30 The suggested anomalies were addressed in the applicants’ written submissions in reply. Those submissions explained that there was a change in the relevant law. The short point was that the effective date for the 2000 income year tax liability is 10 January 2010, while the effective date for the 2001 income year tax liability is 8 April 2002. As a result, GIC liability for the year ended 2001 is calculated over a substantially longer period of time.
31 Mr Williams SC did not take issue orally with the explanations given by the applicants for the suggested anomalies. However, he submitted that the figures were flawed because no credit had been made for payments in respect of withholding tax. Mr Williams SC referred to the amended statement of claim in the BCI third party proceeding, and noted an allegation that BCI incurred withholding tax obligations which were paid. Mr Williams SC suggested that the liquidators should seek to recover the relevant withholding tax from the ATO.
32 Mr Marshall SC submitted that there was no evidentiary basis for the Andrew Binetter parties’ submission concerning payment of withholding tax, which was raised for the first time in oral submissions. Mr Marshall SC also submitted that the allegation in the amended statement of claim in the BCI third party proceeding, that BCI had incurred withholding tax obligations, was irrelevant to the GIC calculations in the present proceeding, as any withholding tax “would have been paid, by its nature, to a foreign bank”.
Consideration
33 The BCI proof of debt is evidence of BCI’s liability for GIC. There is no evidence which casts doubt on the accuracy of the figures in the proof of debt or the authority of the signatory. I do not accept that it is fairly characterised as a mere assertion of indebtedness: it is a written statement directed to BCI’s administrators, on behalf of the DCT, and identifying multiple elements said to comprise the debt claimed.

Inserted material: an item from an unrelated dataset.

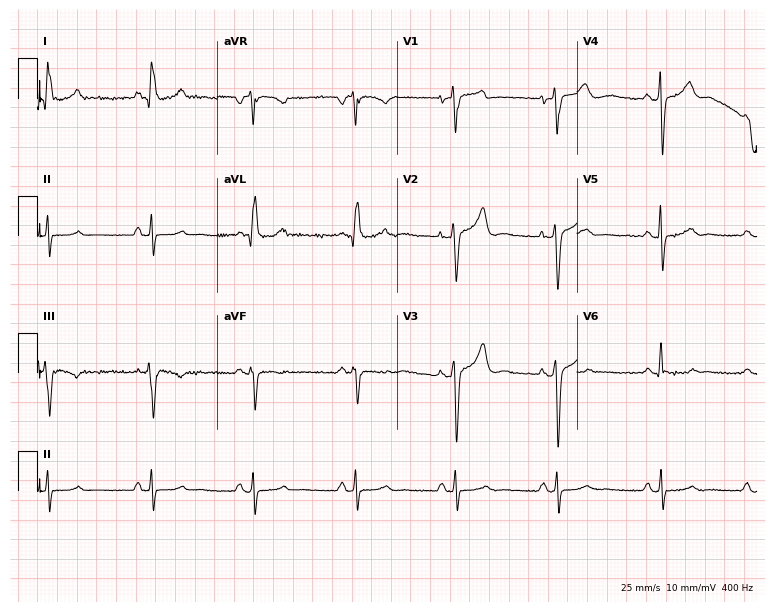
Resting 12-lead electrocardiogram. Patient: a 70-year-old male. Read as a normal ECG.
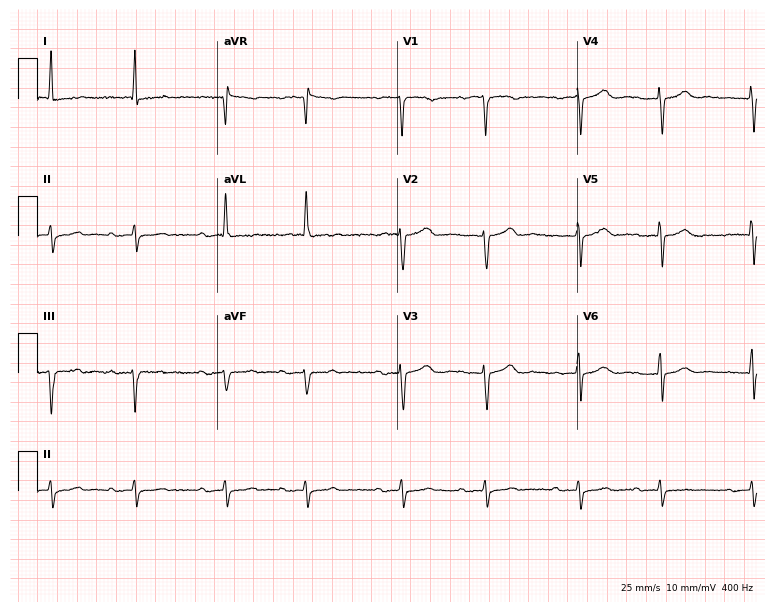
12-lead ECG from an 86-year-old woman. Screened for six findings — first-degree AV block, right bundle branch block, left bundle branch block, sinus bradycardia, atrial fibrillation, sinus tachycardia — none is recorded. Other findings, if any, are not listed.

34 I also do not accept that the statement in para 1 of the proof of debt does not state a true indebtedness in relation to GIC: the GIC forms part of the indebtedness for each of the headings “Division 284 Penalty”, “Failure to Lodge penalty” and “Income Tax”. I accept Mr Williams SC’s criticism of the inaptness of the language in para 3 of the proof of debt, but not that this is sufficient to cast doubt on the accuracy of the figures in the document concerning BCI’s liability for GIC.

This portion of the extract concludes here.